La salle commune de Vivos Europa One
Parmi les autres propriétés de Vicino, on trouve Vivos Europa One, un abri souterrain situé en Allemagne, aménagé dans un ancien dépôt de munitions datant de la Guerre Froide. Vicino et son partenaire l’ont acquis pour 2,25 millions de dollars avant de le rénover et de l’ouvrir l’été dernier. La propriété, dont la valeur est aujourd’hui estimée à plusieurs milliards de dollars, s’étend sur 70 000 mètres carrés de zones « sécurisées ». Elle est assez grande pour accueillir 34 familles pendant une année entière. Ces dernières pourront profiter de la piscine, de la cave à vin et de l’immense salon décoré par des designers reconnus.
Le délitement de la société et de ses règles conduira chaque propriété Vivos à être gérée par ses propres lois ; chacune aura son propre tribunal pour gérer les conflits entre résidents. La sécurité sera assurée par des forces armées employées par la compagnie – forces qui empêcheront également les pauvres d’entrer.
Une place dans cette arche de Noé futuriste vous coûtera de trois à cinq millions de dollars – soit 100 fois plus qu’à Vivos Indiana.
Robert Vicino fermant la porte blindée d’un abri en Allemagne
De nombreux clients de Vicino ont déjà déclaré être satisfaits. L’un d’entre eux, qui préfère rester anonyme, m’a dit : « Comme tout le monde, j’ai un sixième sens, et je sens que quelque chose pourrait arriver prochainement. Il est temps d’envisager un plan pour ma famille au cas où. »

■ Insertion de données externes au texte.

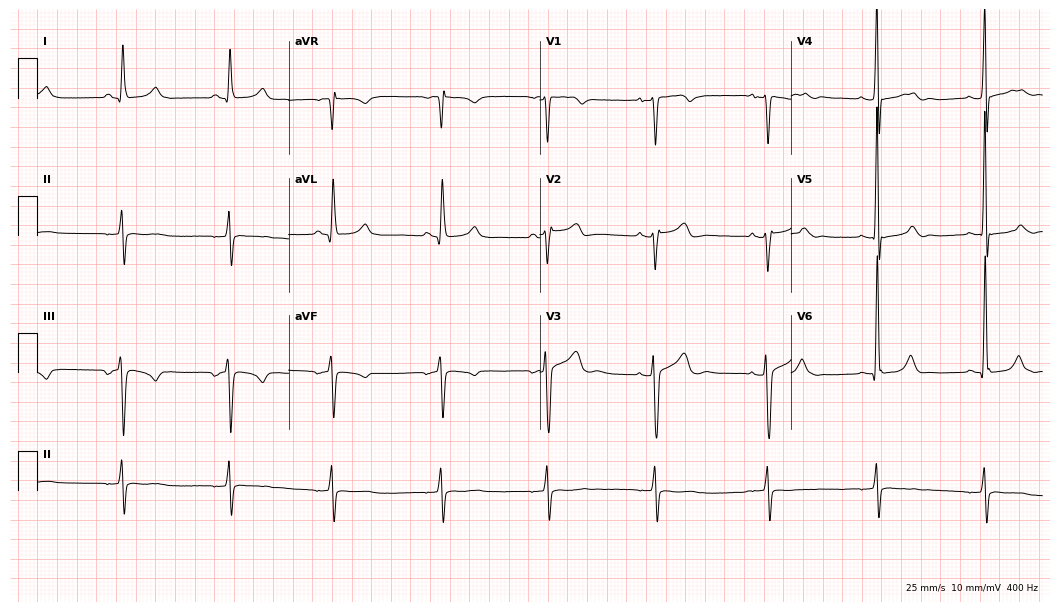
ECG — a 45-year-old male. Screened for six findings — first-degree AV block, right bundle branch block, left bundle branch block, sinus bradycardia, atrial fibrillation, sinus tachycardia — none is recorded. Findings outside these six are not listed.

Vicino n’est pas le seul à essayer de surfer sur la vague survivaliste. L’entrepreneur reconnaît d’ailleurs le talent de l’un de ses concurrents, Larry Hall, fondateur de Silo Home, qui a construit un complexe de villas dans un silo de missiles du Kansas – ses huit villas à deux millions de dollars chacune ont été vendues. De son côté, Vicino avoue avoir déjà vendu une douzaine des 80 places disponibles dans son bunker de l’Indiana – et il va de soi que certaines sont réservées pour lui et sa famille. Actuellement, il serait en contact avec un survivaliste très riche qui envisagerait d’acheter l’intégralité du complexe allemand de son entreprise.
Vicino a de grandes ambitions pour l’avenir de sa société : « Vivos continuera à vendre des abris jusqu’à la fin des temps – la demande existe. Il est impossible de savoir si l’humanité sera un jour à l’abri de l’Apocalypse. Les gens sont persuadés que tout ira bien. Ils changeront d’avis le jour où une catastrophe se produira ! »
L’Economic Hardship Reporting Project, un projet qui défend un journalisme non lucratif, a participé à la réalisation de cet article.